Aim of the task ->
Your result should be every line of the records below that contains the word "Category".

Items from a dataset
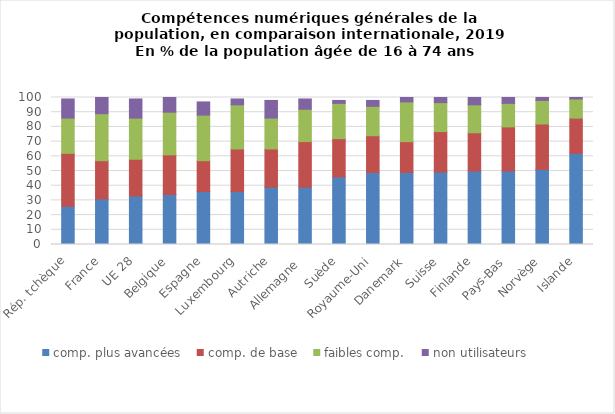
| Category | comp. plus avancées | comp. de base | faibles comp. | non utilisateurs |
|---|---|---|---|---|
| Rép. tchèque | 26 | 36 | 24 | 13 |
| France | 31 | 26 | 32 | 11 |
| UE 28 | 33 | 25 | 28 | 13 |
| Belgique | 34 | 27 | 29 | 10 |
| Espagne | 36 | 21 | 31 | 9 |
| Luxembourg | 36 | 29 | 30 | 4 |
| Autriche | 39 | 26 | 21 | 12 |
| Allemagne  | 39 | 31 | 22 | 7 |
| Suède | 46 | 26 | 24 | 2 |
| Royaume-Uni | 49 | 25 | 20 | 4 |
| Danemark | 49 | 21 | 27 | 3 |
| Suisse | 49.328 | 27.476 | 19.702 | 3.494 |
| Finlande | 50 | 26 | 19 | 5 |
| Pays-Bas | 50 | 30 | 16 | 4 |
| Norvège | 51 | 31 | 16 | 2 |
| Islande | 62 | 24 | 13 | 1 |
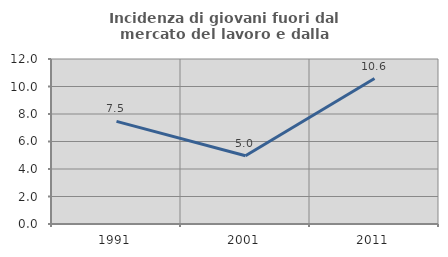
| Category | Incidenza di giovani fuori dal mercato del lavoro e dalla formazione  |
|---|---|
| 1991.0 | 7.461 |
| 2001.0 | 4.964 |
| 2011.0 | 10.576 |
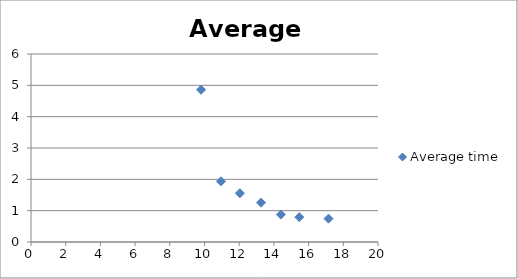
| Category | Average time |
|---|---|
| 9.8 | 4.859 |
| 10.95 | 1.938 |
| 12.04 | 1.557 |
| 13.26 | 1.256 |
| 14.4 | 0.875 |
| 15.463 | 0.794 |
| 17.15 | 0.745 |
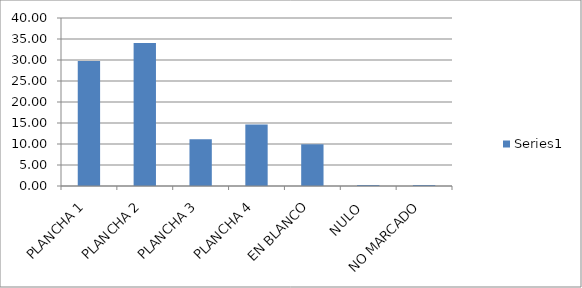
| Category | Series 0 |
|---|---|
| PLANCHA 1 | 29.787 |
| PLANCHA 2 | 34.043 |
| PLANCHA 3 | 11.111 |
| PLANCHA 4 | 14.657 |
| EN BLANCO | 9.929 |
| NULO  | 0.236 |
| NO MARCADO | 0.236 |

Solved exercise ->
| Category | comp. plus avancées | comp. de base | faibles comp. | non utilisateurs |
| Category | Incidenza di giovani fuori dal mercato del lavoro e dalla formazione  |
| Category | Average time |
| Category | Series 0 |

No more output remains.